I think the idea of mutation is definitely an important undercurrent in the show, and Dora’s work beautifully illustrates this. Mutation is, after all, the ultimate form of adaptation. This can have sci-fi implications (think of X-Men), but it can also mean something as simple as our taste buds mutating to accept and enjoy new chemically enhanced flavors (like a soft drink, for instance). Mutation can be a very poetic and beautiful thing as well. I think Dora embraces all of these possibilities–acknowledging the science fiction/dystopic aspect while also creating a beautiful balance—recycling these discarded film props to create something strange but also graceful and evocative—a new life form perhaps, a new consciousness. I am not sure there is an ultimate decision in terms of where this is heading—for me, and I think also for the artist, it is more about raising questions.

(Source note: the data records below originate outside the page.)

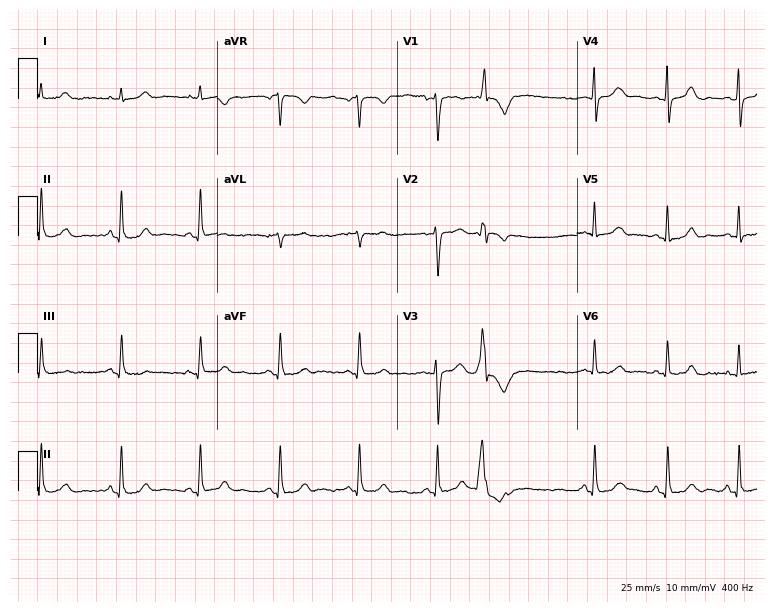
12-lead ECG (7.3-second recording at 400 Hz) from a female, 57 years old. Screened for six findings — first-degree AV block, right bundle branch block, left bundle branch block, sinus bradycardia, atrial fibrillation, sinus tachycardia — none is recorded.
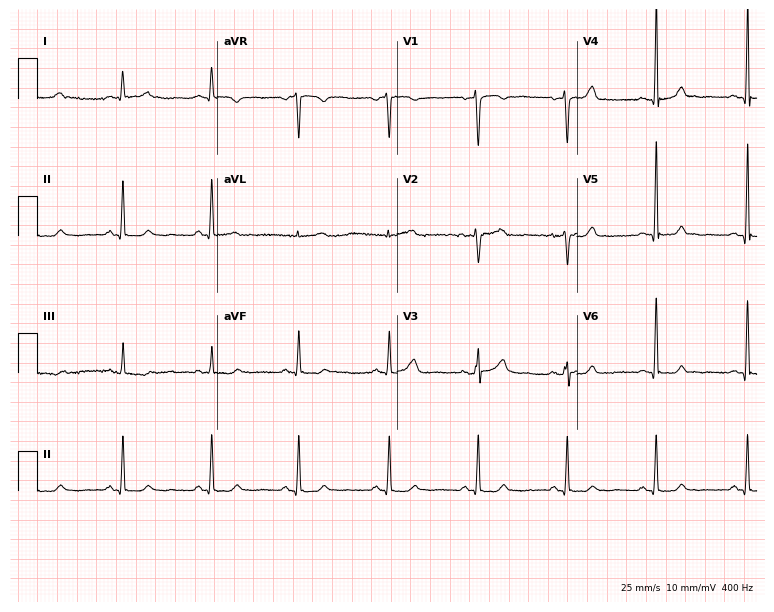
Electrocardiogram (7.3-second recording at 400 Hz), a 45-year-old female. Overall reading on record: normal ECG.
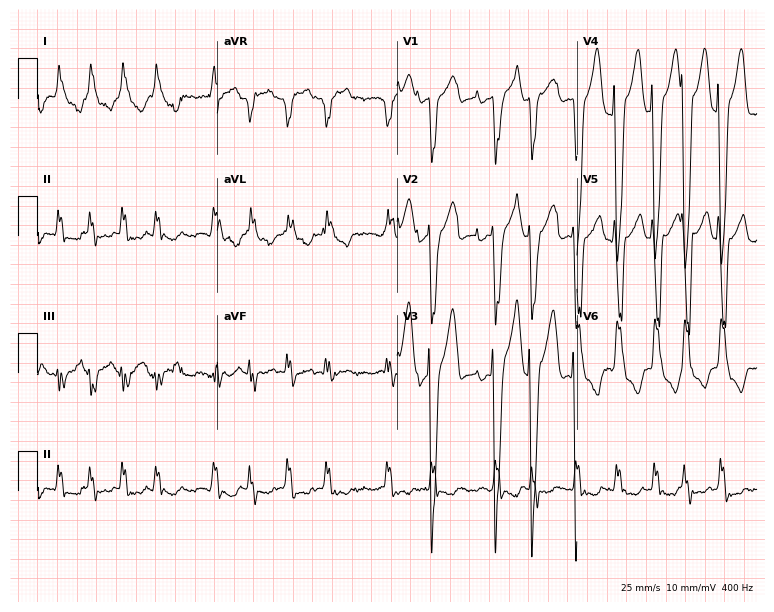
ECG (7.3-second recording at 400 Hz) — a 69-year-old female. Findings include left bundle branch block (LBBB), atrial fibrillation (AF).
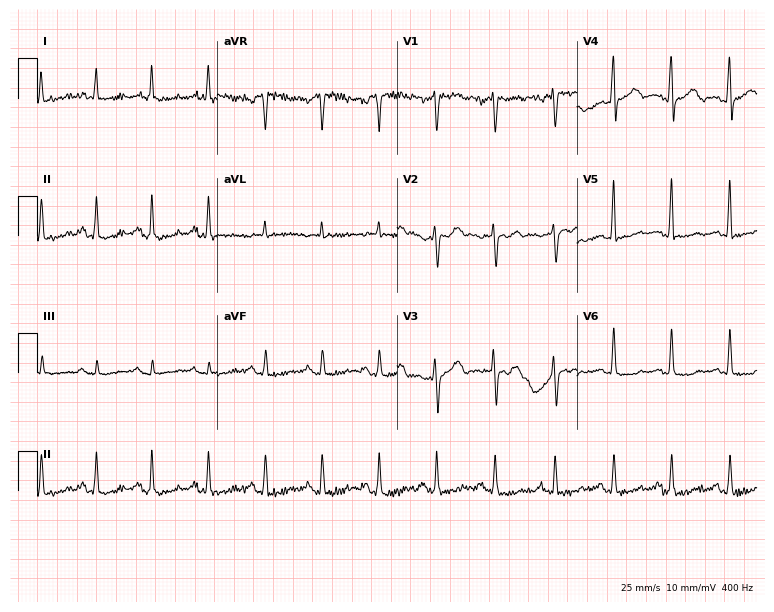
12-lead ECG from a 54-year-old male patient. Shows sinus tachycardia (a sinus rate of 100 beats per minute or more).
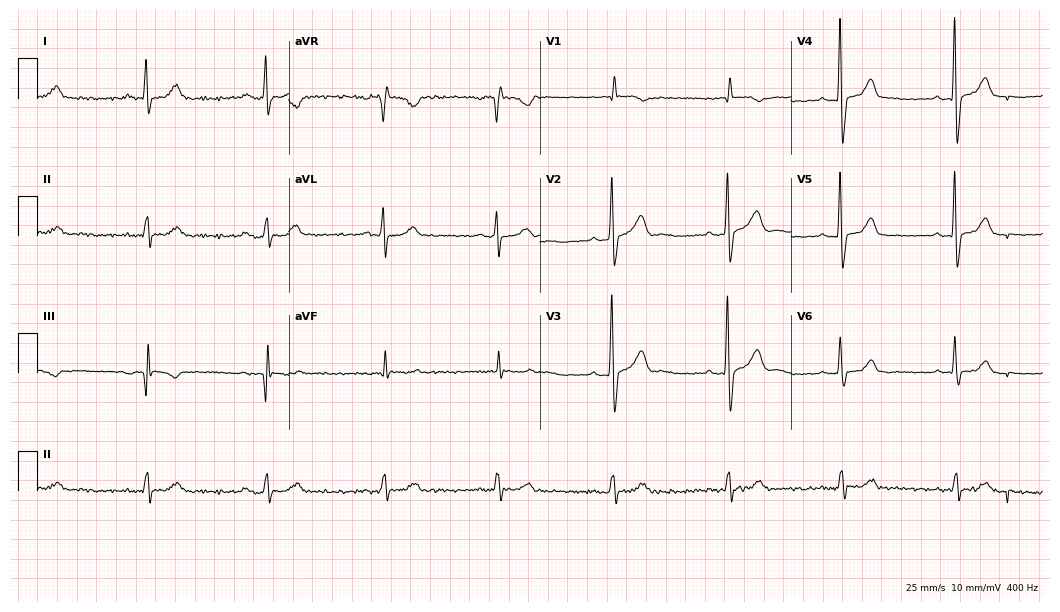
Standard 12-lead ECG recorded from a 76-year-old man (10.2-second recording at 400 Hz). None of these six findings is recorded: first-degree AV block, right bundle branch block, left bundle branch block, sinus bradycardia, atrial fibrillation, sinus tachycardia. Only these six findings were labelled.
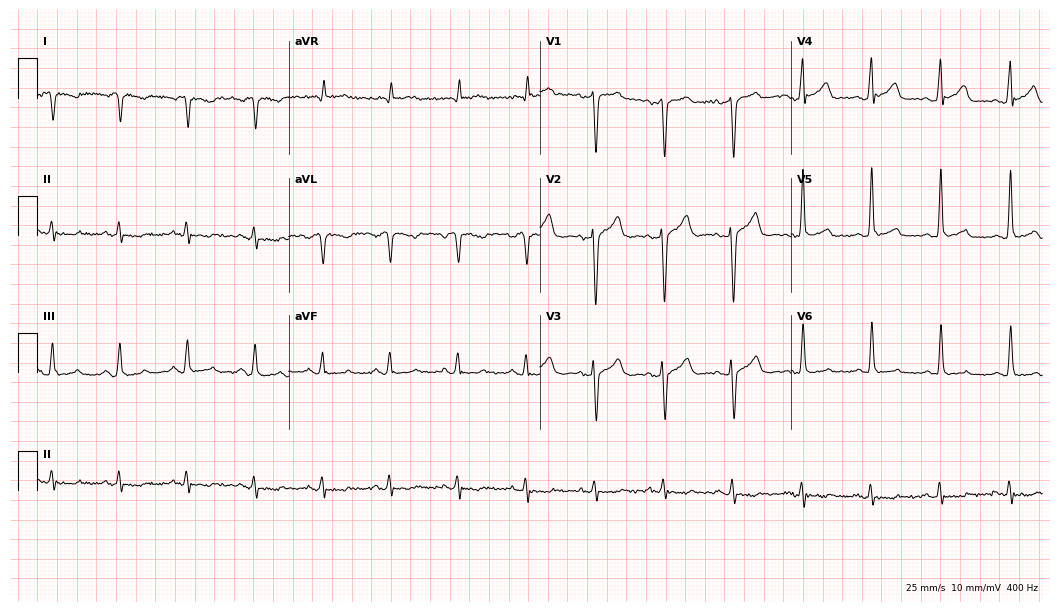
Standard 12-lead ECG recorded from a man, 58 years old (10.2-second recording at 400 Hz). None of these six findings is recorded: first-degree AV block, right bundle branch block, left bundle branch block, sinus bradycardia, atrial fibrillation, sinus tachycardia.
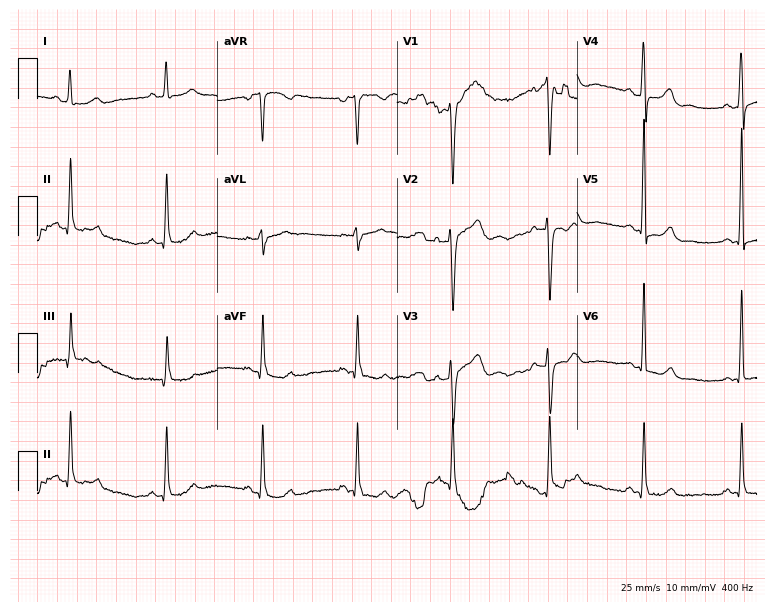
Electrocardiogram, a 33-year-old female. Of the six screened findings (first-degree AV block, right bundle branch block, left bundle branch block, sinus bradycardia, atrial fibrillation, sinus tachycardia), none is recorded.
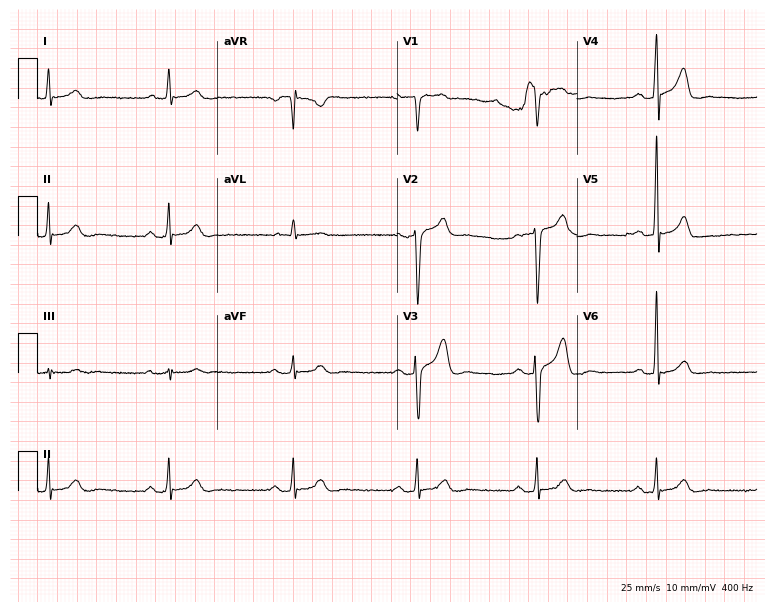
12-lead ECG from a 56-year-old male. Shows sinus bradycardia (a sinus rate of 50 beats per minute or less).

I found the ecosystem reference most subtle in Pamela Rosenkranz’s video ”Living Colors”. In it, blocks of solid color are projected on the wall accompanied by a voice saying “yes” or “no” in varying tones. How does this piece relate to the theme of ”1000 Islands”, and why did you choose to place it physically as the last work in the exhibition?

The work is quite interesting because it is essentially produced by a body. A performer was asked to repeat those works (yes and no) continuously and was wired to a machine that recorded their different neurological impulses. These brainwaves were translated into frequencies which can be visualized as colors. Thus, the piece is simply a body emitting different charges of energy. I like that it is both very abstract and incredibly concrete. It’s almost as if we are glimpsing the beginning of a new type of body—a highly evolved, technologically enhanced body; but at the same time, we’re just experiencing our current body, but in a different way. I also like the play between the “yes” and “no”—it’s ambiguous and unresolved, positive and negative, which was something that we wanted. Rather than seek closure, we wanted to entertain multiple possibilities.